Lake Shore Auto Parts Co. v. Korzen, 54 Ill. 2d 237 (1973)

April 25, 1973 · Illinois Supreme Court · Nos. 44199, 44432 cons.
54 Ill. 2d 237

(Nos. 44199, 44432 cons.

LAKE SHORE AUTO PARTS CO. et al. v. BERNARD J. KORZEN, County Treasurer and ex officio County Collector of Cook County, et al.—CLEMENS K. SHAPIRO et al. v. EDWARD J. BARRETT, County Clerk of Cook County, et al.

Supplemental opinion upon remand from the Supreme Court of the United States

Opinion filed April 25, 1973.

Rehearing denied June 1, 1973.

*238GOLDENHERSH, J., dissenting in part.

PER CURIAM:

In July of 1971 this court rendered its opinion in these causes, holding that article IX-A which had been added to the Illinois Constitution of 1870 by amendment was invalid because it violated the equal protection clause of the fourteenth amendment to the constitution of the United States. Certiorari was granted by the Supreme Court of the United States, and the decision of this court was reversed and the causes remanded to this court for further proceedings not inconsistent with the opinion of the Supreme Court of the United States.

Thereafter, some of the parties to these causes requested immediate issuance of the mandate of this court to the circuit court of Cook County in order that proceedings might there be taken by way of interpretation of the opinions of this court and the Supreme Court of the United States, with a view toward further appeals from the interpretation of the circuit court.

Because the public interest requires that any questions that may exist concerning the interpretation of the opinions of this court and the Supreme Court of the United States be promptly determined, the parties were directed to submit memoranda to this court stating their views.

The court has considered the memoranda that have *239been filed on behalf of the parties and other interested persons. In its opinion this court stated: “We conclude that the meaning of article IX-A is that ad valorem taxation of personal property owned by a natural person or by two or more natural persons as joint tenants or tenants in common is prohibited.” (49 Ill.2d at 148.) This is the interpretation upon which the opinion of the Supreme Court of the United States was based.

The personal property thus left subject to taxation under article IX-A includes the following categories of ownership: partnerships, limited partnerships, joint ventures, professional associations, and professional service corporations. Trustees and other fiduciaries, whether corporate or not, do not own property as natural persons, and they were not exempted from taxation by article IX-A. Bank stock, like the shares of any other corporation, is exempt only when owned by a natural person or by two or more natural persons as joint tenants or tenants in common.

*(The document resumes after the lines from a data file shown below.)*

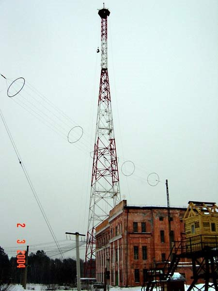 Мегетская телебашня занимает 5-е место в России по высоте среди подобных сооружений.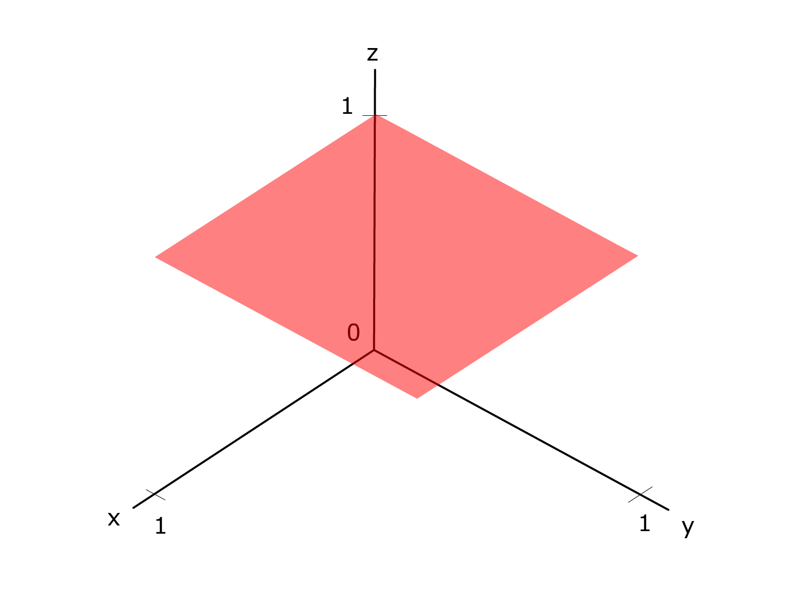 Kristall Ebene - Miller Inex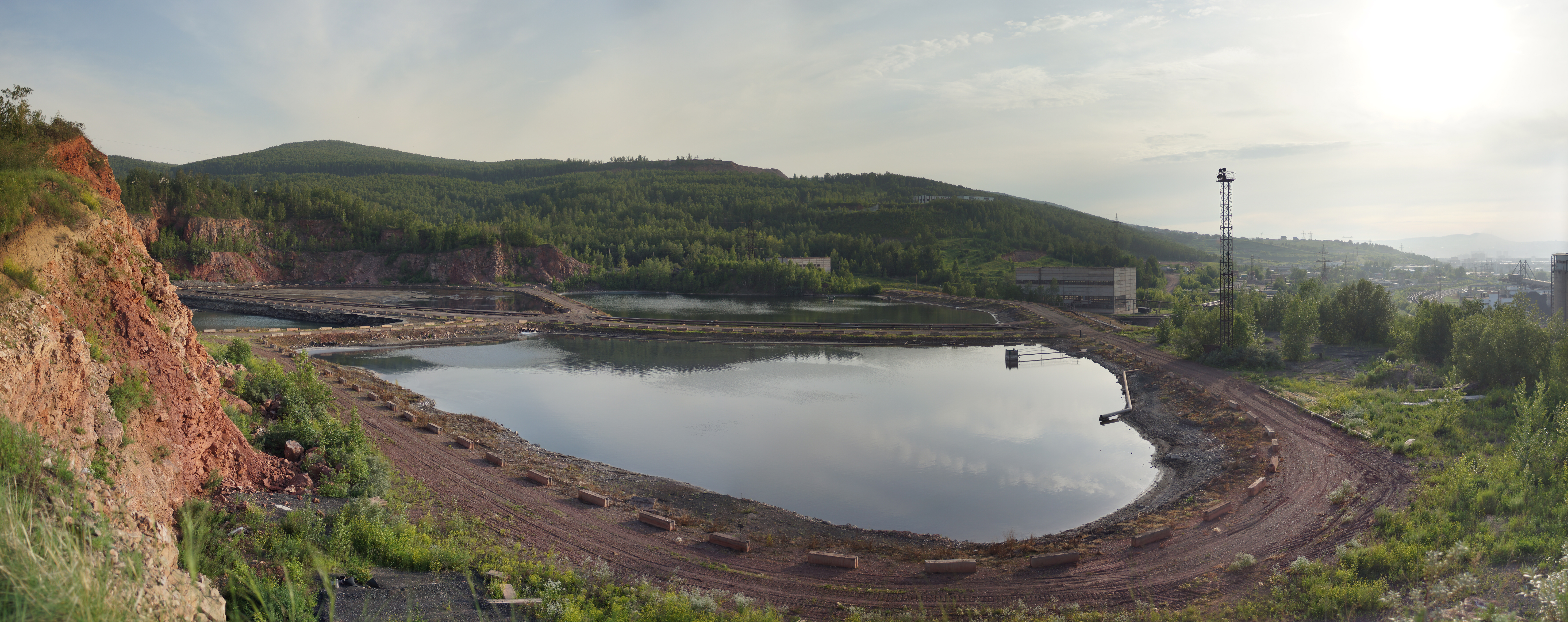 Торгашинское месторождение раннедевонской флоры: Красноярск, Красноярский край На фото представлены золоотстойники красноярской ТЭЦ-2, размещённые в карьере «Увал Промартели». От Торгашинского местонахождения раннедевонской флоры их отделяет тонкая известняковая «стенка». This image is related to the protected area of Russia number 2410128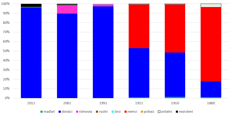 etnické a jazykové zloženie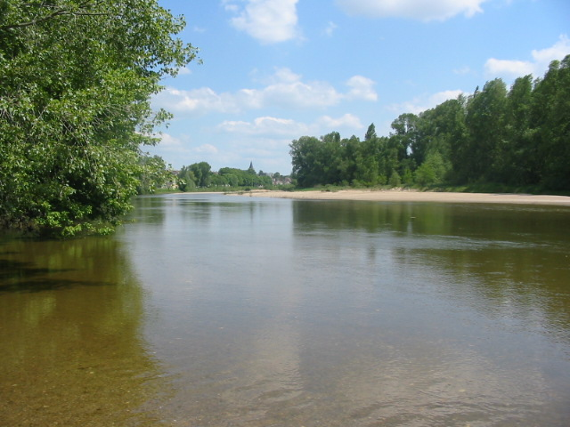 Les sentiers du milieu de Loire, à Pouilly-sur-Loire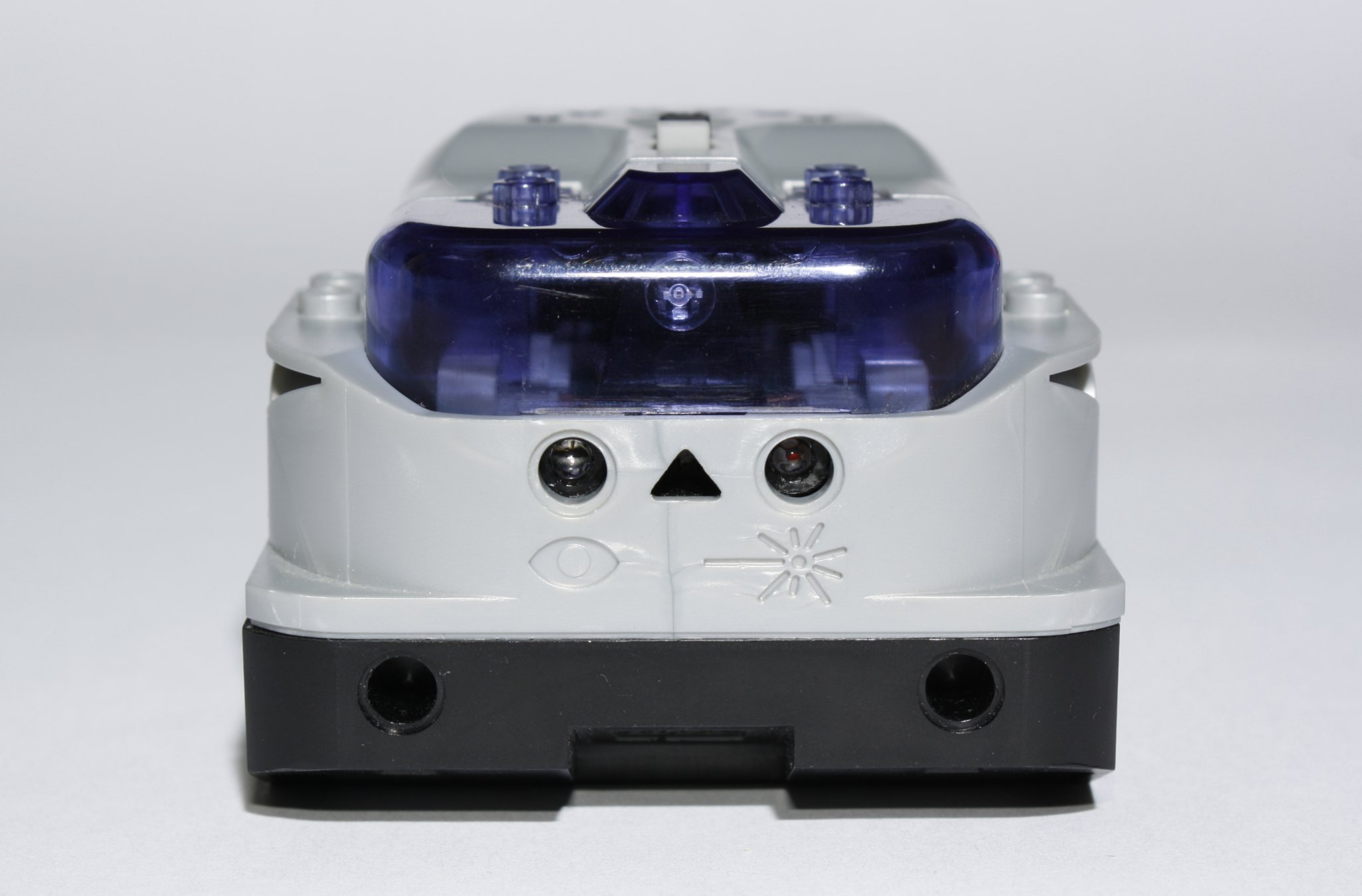 Lego Spybot Hauptbaustein (Rückseite)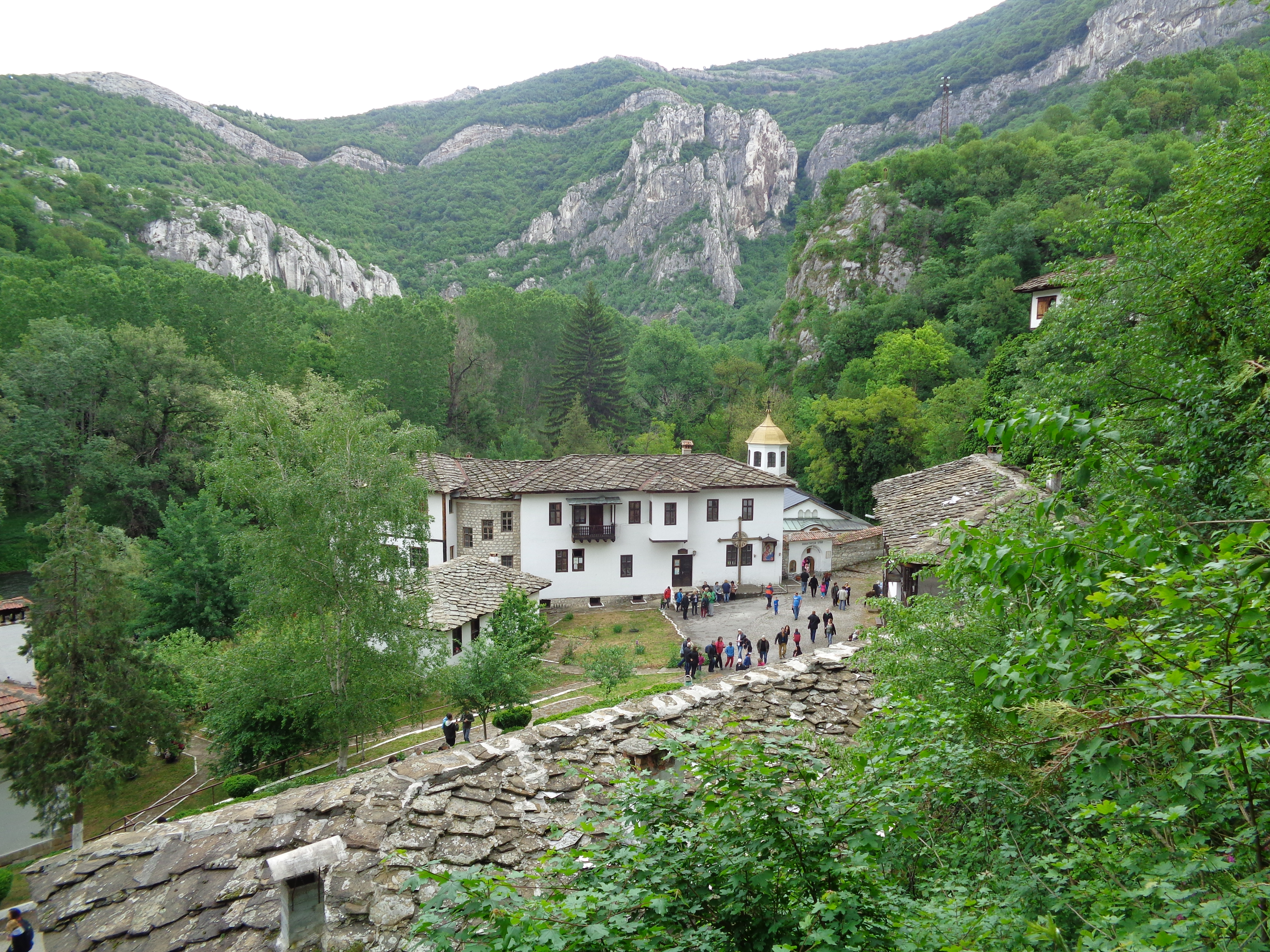 Врачански Балкан: Черепишкият манастир, в полите на величествените скали по Искърския пролом.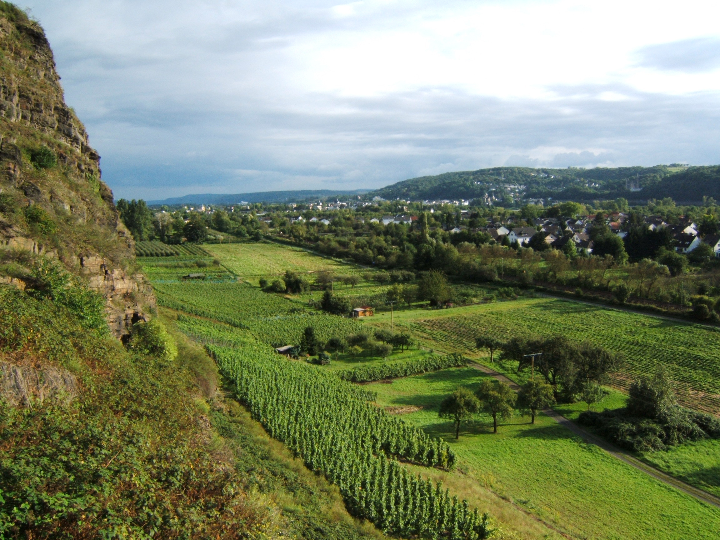 Blick vom Stux auf Unkel-Heister

The causes are remanded to the circuit court of Cook County for further proceedings in accordance with this opinion.

Causes remanded.

MR. JUSTICE GOLDENHERSH,

dissenting in part:

I dissent from the portion of the opinion which decides that “Trustees and other fiduciaries, whether corporate or not, do not own property as natural persons, and they were not exempted from taxation by article IX-A.” As the result of this holding, personal property which would be exempt from taxation if the legal ownership were vested in individuals, severally, or as joint tenants or tenants in common, would lose its exempt status if held by a fiduciary, individual or corporate, while the beneficial ownership is vested in these same individuals, severally, jointly, or in common.

' The most obvious and annoying anomaly which results from the majority’s holding arises in connection *240with the estates of decedents. Under the majority’s holding, property owned by an individual and therefore exempt, loses its exempt status during the period that it is held by the administrator or executor and regains its exempt status upon distribution to the individual heirs or legatees. An examination of the Principal and Income Act (Ill. Rev. Stat. 1971, ch. 30, par. 159 et seq.) in the light of the majority opinion will demonstrate the numerous injustices and inequities which will result from this decision.

Furthermore, the majority opinion will curtail, to a great extent, the effective use of trusts and the utilization of the provisions of the Uniform Gifts to Minors Act (Ill. Rev. Stat. 1971, ch. 3, par. 531 et seq.). Absent amendment or repeal of section 27a of the Revenue Act of 1939 (Ill. Rev. Stat. 1971, ch. 120, par. 508a) March 31 will become the magic date for termination, and April 2 the magic date for creation, of fiduciary estates. In no other area of taxation is a beneficiary penalized because the property of which he is the beneficial owner is held by a fiduciary, and courts and fiduciaries will now be confronted with the question of whether “men of prudence, discretion and intelligence” (Ill. Rev. Stat. 1971, ch. 148, par. 32) may safely counsel or approve the use of a device which has for so long performed service of inestimable value.

Of course, the simple solution to the problem is to hold that individuals who own the beneficial interest in personal property, severally, jointly or in common, are “natural persons” (49 Ill.2d 137, 148) within the contemplation of article IX-A and that property so owned is exempt. It would not be difficult to devise a return to be filed by fiduciaries with respect to property held by them in which the exemption was claimed, and to do so would, in my opinion, more nearly achieve the intent of article IX-A than does the majority opinion.